Today we find ourselves between two fronts: one that will be pushing off the coast (but perhaps not before kicking off a shower or storm or two) and another that will provide what may very well be Spring’s last gasp.
Recapping yesterday’s storms
Despite a well-primed atmosphere, Sunday’s storms largely fell short of severe limits as a weak cap allowed popup storms to fire off early, ultimately limiting the available instability ahead of the main batch of thunderstorms as it advanced from Georgia. There was one report of downed trees in West Ashley (pictured in the tweet above), as well as a few reports of small hail in downtown Charleston as the same storm moved through.
Many locations received at least a little beneficial rainfall. Taking a look at CoCoRaHS reports this morning, we find that many locations in the Charleston metro area (roughly along US-17) received around a half-inch of rain, give or take a tenth here or there. My station (SC-CR-151) clocked in at 0.46″ of rain, which was the most since 0.63″ fell on April 20. The jackpot in the Tri-County so far: 2.13″ of rain at station SC-CR-153 two miles north of Edisto Beach. This matches up well with the radar estimates shown above.

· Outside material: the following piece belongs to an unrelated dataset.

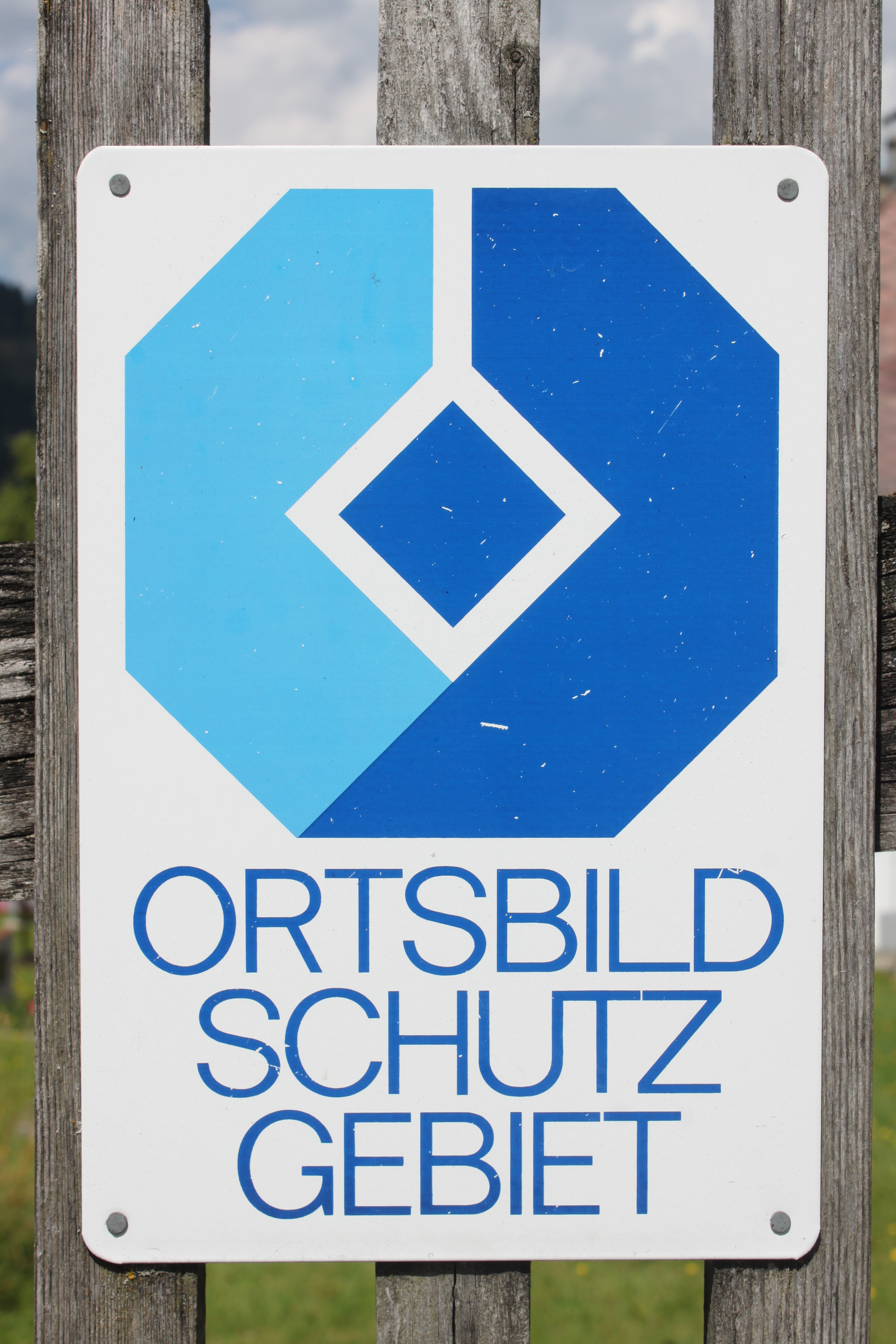 Friedhof und Kapelle in Mariazell, Hinweis Ortsbildschutzgebiet außen am Lattenzaun

Despite 3/4″ of rain at the airport on Sunday (which, absurdly, is the second wettest day of the year, as Dave Williams shows above!), we remain in a significant deficit for the year (-7.48″). I anticipate moderate drought continuing in Thursday’s drought monitor. Unfortunately for lawns and gardens, we revert back to a dry pattern for this week.

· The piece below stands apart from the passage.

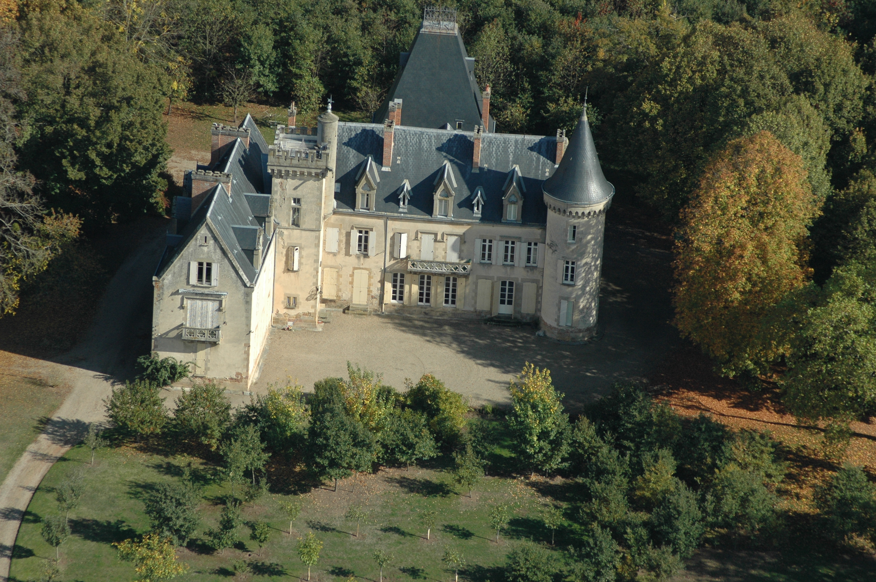 Le château du Colombier à Toulon-sur-Allier, France.

From summer to spring and back again
A series of cold fronts that will swing through today will shift us out of the summer-like pattern we’ve been under over the past week. In the wake of these fronts, some rather pleasant air for mid-May will build in for Tuesday and Wednesday with highs topping out around 80° and low humidity as a trough aloft swings through the area.
This gasp of Spring doesn’t last as an upper-level ridge builds back in across the area starting Thursday. By the weekend, we’ll be flirting with 90° each afternoon as a more tropical airmass steadily builds in. It is conceivable that we could deal with a popup storm or two each afternoon starting Friday into Saturday. This will be driven by just how strong the ridge of high pressure aloft can get, though. For its part, the NWS forecast remains silent on precipitation through Sunday. (This could change, though!)
Any more cool air on the horizon?
It is conceivable that we may slide firmly into summer-like temperatures after our shot of spring-like air this week. Ensemble runs of the GFS and Euro (where the model is run multiple times with subtle perturbations in the model’s initialization) strongly favor above-normal temperatures. The Climate Prediction Center is all-in on this, with pretty good probabilities of above-normal temperatures as we head into June. So, Spring fans, soak in Tuesday and Wednesday — odds are we won’t get many more days like that until October.